WORK INSTRUCTION: How many of the lines in the material below contain the word "cells"? Give the number alone.

SUPPLIED ENTRIES:
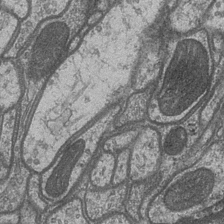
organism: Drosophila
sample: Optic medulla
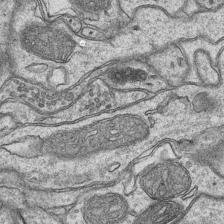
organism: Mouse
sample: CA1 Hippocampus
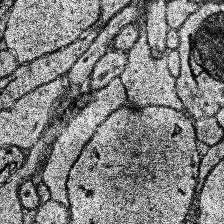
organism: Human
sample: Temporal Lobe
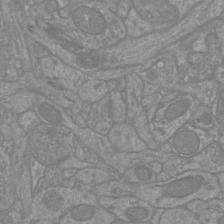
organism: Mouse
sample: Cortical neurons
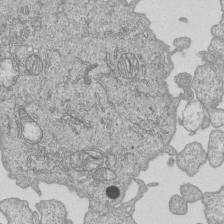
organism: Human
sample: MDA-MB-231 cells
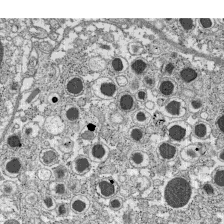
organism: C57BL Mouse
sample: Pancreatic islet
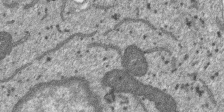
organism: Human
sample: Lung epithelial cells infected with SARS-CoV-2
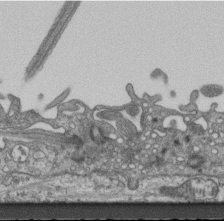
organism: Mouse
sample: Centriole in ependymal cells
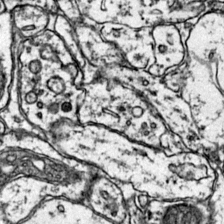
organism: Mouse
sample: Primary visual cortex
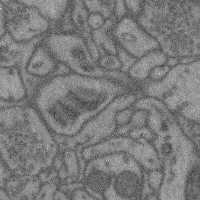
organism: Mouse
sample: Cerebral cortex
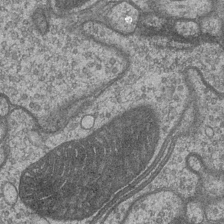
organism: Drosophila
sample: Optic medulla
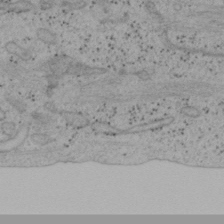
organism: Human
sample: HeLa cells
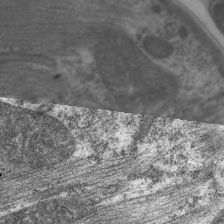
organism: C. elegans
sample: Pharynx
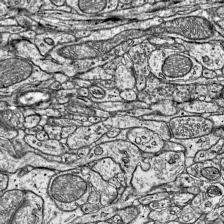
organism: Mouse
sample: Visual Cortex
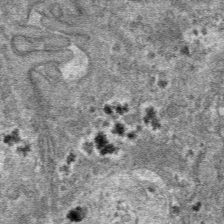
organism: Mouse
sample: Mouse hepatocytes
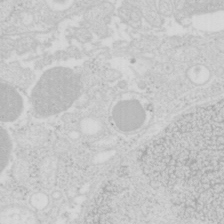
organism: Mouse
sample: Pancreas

--

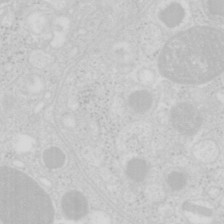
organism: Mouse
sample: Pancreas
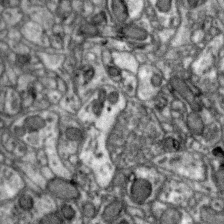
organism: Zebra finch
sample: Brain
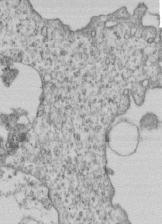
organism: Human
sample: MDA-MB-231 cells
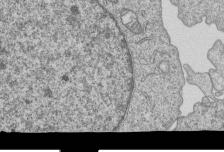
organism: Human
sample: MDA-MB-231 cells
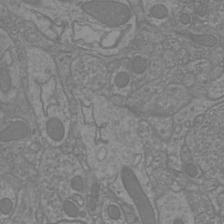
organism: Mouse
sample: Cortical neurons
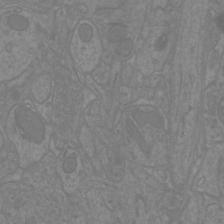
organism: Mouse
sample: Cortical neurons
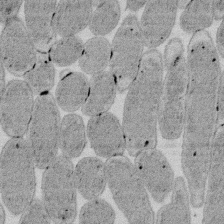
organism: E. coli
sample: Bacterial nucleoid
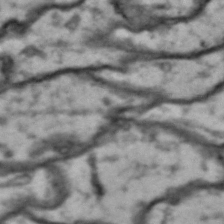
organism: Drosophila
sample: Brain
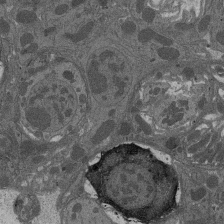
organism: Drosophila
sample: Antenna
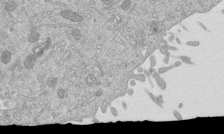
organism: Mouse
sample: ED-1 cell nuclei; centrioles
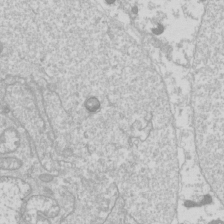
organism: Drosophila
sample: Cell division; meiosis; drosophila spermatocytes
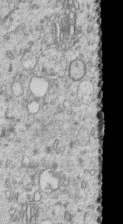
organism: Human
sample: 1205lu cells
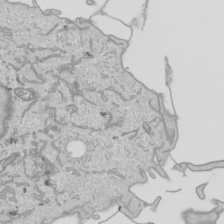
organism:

TASK SOLUTION: 7